La découverte de leur camp et ce qu'ils faisaient subir aux autres était certes une des pires immondices imaginables. Sauf qu'avant leur arrivée là-bas ils ignoraient tout de cette barbarie. Ce n'était pas la vision de toutes ces victimes qui les avaient décidé à agir et à punir. Ça n'avait été qu'une justification à leur décision, ni plus, ni moins. Maintenant ils pouvaient tous pointer du doigt ces monstres, scander haut et fort qu'ils avaient agi pour le mieux, pour un idéal de justice, pour préserver autrui. Néanmoins, à l'instant précis où la majorité avait parlé, seul le sentiment de dégoût et de s'être fait flouer avait dirigé leur main, et surtout leur opinion. Quant à juger leur régime... il était encore plus aisé de se placer en moralisateur quand la faim ne vous avait jamais tiraillé. Facile de qualifier un humain de monstre quand on n'avait soi même jamais eu à prendre ce genre de décision. Elle ne parlait pas nécessairement pour les Skagits, mais les stupidités proférées par certains habitants du Fort, leur jugement hâtif et méprisant, tout ça lui restait encore au travers de la gorge. « Ça ne justifie pas l'aisance et la rapidité avec laquelle des gens lambda qui n'ont jamais tué ont pu se trahir à ce point presque avec un enthousiasme malsain comme s'il s'était s'agit d'un vulgaire jeu de dames. »

Elle soupire, un brin agacée que Arizona se clame responsable de l'attaque. Quelque part, au-delà de la colère et de l'incompréhension, la jeune femme reste son amie. L'une des plus fidèles. L'une de ses plus chères. « Tu ne peux assumer que tes propres agissements Ari, tu l'as dit toi-même, tu ne leur as pas mis un couteau sous la gorge. » Ils avaient choisi seuls, comme des grands. Et elle ne manquerait pas d'être vindicative au premier qui osera dire que ça lui pèse sur la conscience au dispensaire. « Des moutons.... » Elle se redresse, lentement pour ne pas que la tête lui tourne, et, son verre à la main, commence à faire les cent pas devant la cheminée. « Tous des moutons...pfff... » Pourquoi leur en voulait-elle à ce point ? Elle n'en savait rien, ou n'avait pas envie de s'appesantir sur la question mais le sentiment était là. Brutal, incisif, lui vrillant les entrailles tandis qu'elle continuait de perdre pied.
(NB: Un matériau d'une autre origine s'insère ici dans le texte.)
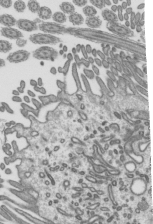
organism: Mouse
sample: Mouse epididymis efferent ductule cilia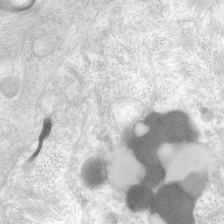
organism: Human
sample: Neocortex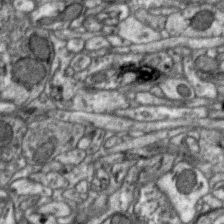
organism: Zebra finch
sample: Brain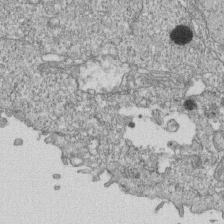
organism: Human
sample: HeLa cell HIV synapse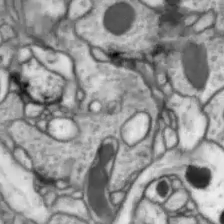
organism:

Elle ne s'arrête que lorsque son amie fait allusion à son passé de militaire et aux possibles vies gâchées par un patriotisme meurtrier. Ses doigts courent le long du bois et ses yeux s'arrêtent sur une photo de famille où elle doit avoir à peine vingt-ans. Combien de soldats avait-elle traités en traumatologie ? Combien dont les séquelles étaient plus que physiques et dont l'esprit, trop torturé, ne se réparait jamais, même une fois leur corps remis en état ? Combien de vie gâchée en échange d'une reconnaissance toute relative et de belles médailles ? Combien de vie gâchée détruites ces cinq dernières années durant leur politique expansionniste ? Combien de temps avait-elle fermé les yeux parce que ça l'arrangeait ?

« Et que feras-tu ? » De sa main libre elle retourne la photo de ses parents face cachée au-dessus de la cheminée. « Quand le poids de ta conscience sera si lourd que tu n'oseras même plus te retourner de peur d'y voir trop de fantômes ? » Le ton se meurt, si bien que l'ont peut aisément comprendre que ce n'est ni un reproche, et encore moins une attaque. Une vérité. Absolue. Autant dirigée vers son amie que sur elle-même. Que fera-t-elle, la grande chirurgienne, quand les victimes seront plus importantes que les vies sauvées ? Quand elle n'aura même plus la force d'affronter son reflet dans le miroir ? Elle avait perdu un patient récemment. Un nourrisson. Et elle l'avait achevé. Il était déjà mort, son geste n'avait été guidé que par la compassion. Les images pourtant restaient, ainsi que la sensation farouche et tenace de l'avoir tué.